The PC1/3 N222D protein exhibits defective secretion and a longer intracellular half-life than WT PC1/3. A, Pulse-chase assay to assess the biosynthesis of the WT and N222D variant of PC1/3. Neuro2a cells transiently transfected PC1/3-WT-HA and PC1/3-N222D-HA were metabolically labeled with ³⁵S-Cys/Met and chased for 2 hours in medium containing cold methionine. Media were harvested, and cells were harvested, lysed, and immunoprecipitated using anti-2B5 antibody to recover PC1/3 and analyzed as described in Materials and Methods. B, CHX experiment revealing differential degradation profiles of WT PC1/3 and PC1/3-N222D. Transiently transfected PC1/3-WT-HA and PC1/3-N222D-HA constructs were cultured in plating media overnight.

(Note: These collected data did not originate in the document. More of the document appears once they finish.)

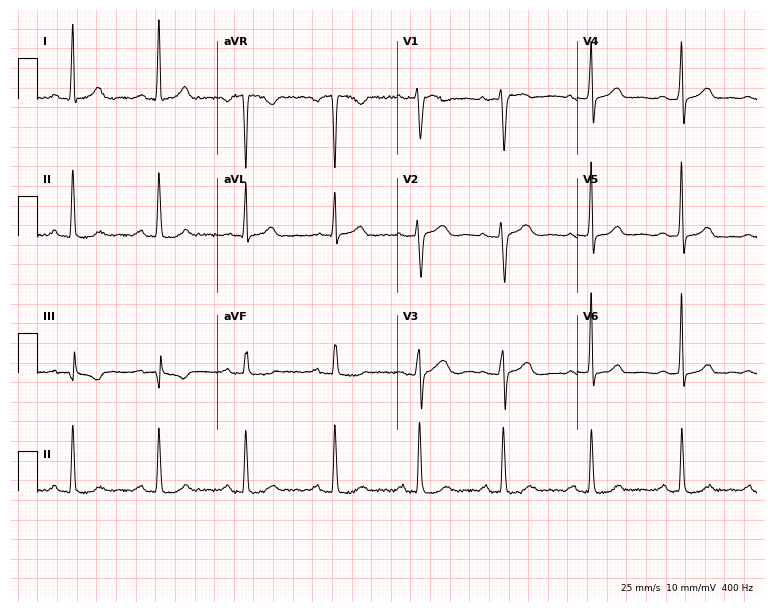
Resting 12-lead electrocardiogram (7.3-second recording at 400 Hz). Patient: a female, 43 years old. Read as a normal ECG.
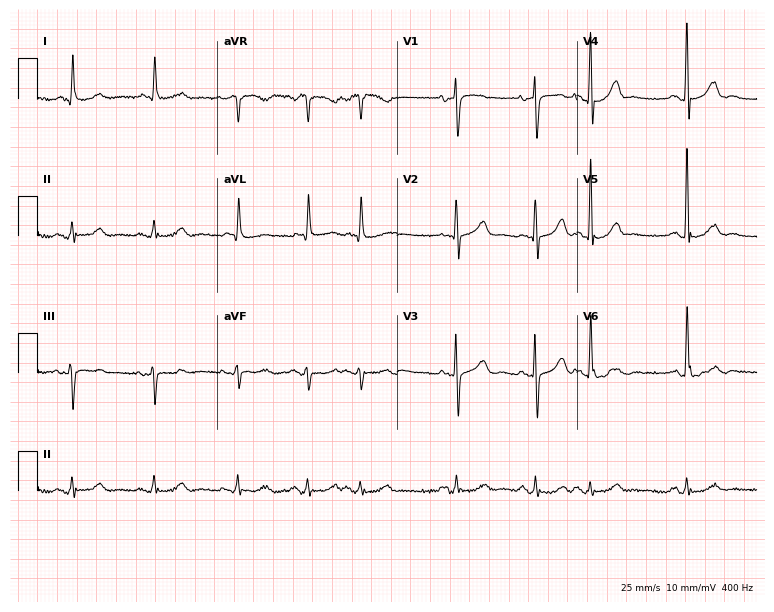
Resting 12-lead electrocardiogram. Patient: an 81-year-old woman. None of these six findings is recorded: first-degree AV block, right bundle branch block, left bundle branch block, sinus bradycardia, atrial fibrillation, sinus tachycardia.
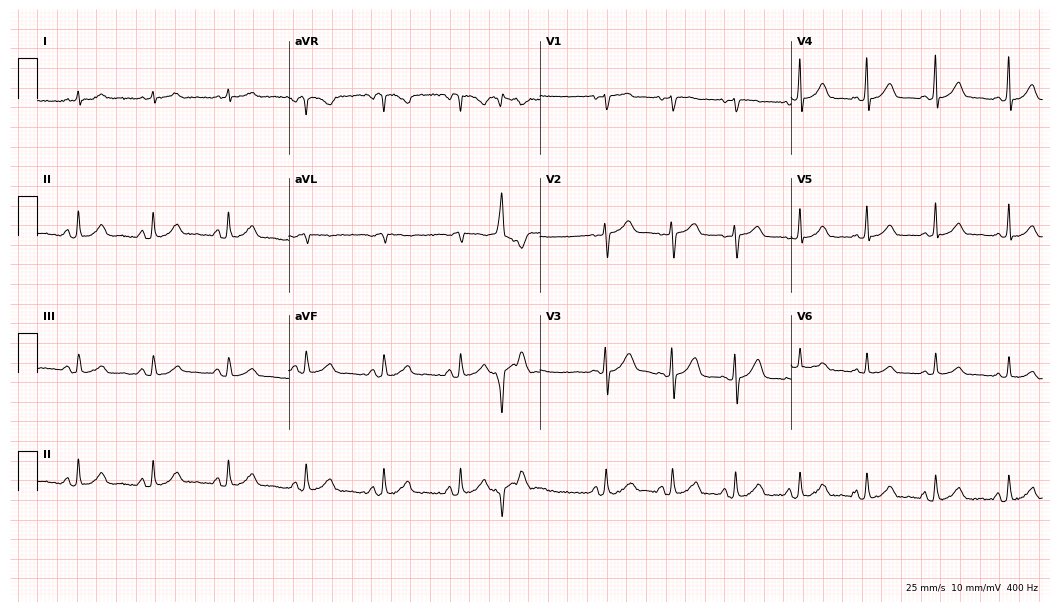
Electrocardiogram, a 49-year-old female patient. Overall reading on record: normal ECG.

Cells were chased in plating media containing 0.1 mg/mL CHX for the indicated time points and analyzed by immunoblotting using anti-HA antibody to detect PC1/3. C, Quantification of B was carried out with ImageJ software, and the data were analyzed using GraphPad Prism, as indicated in the Materials and Methods. (*, P < .05; n = 3; mean ± SD).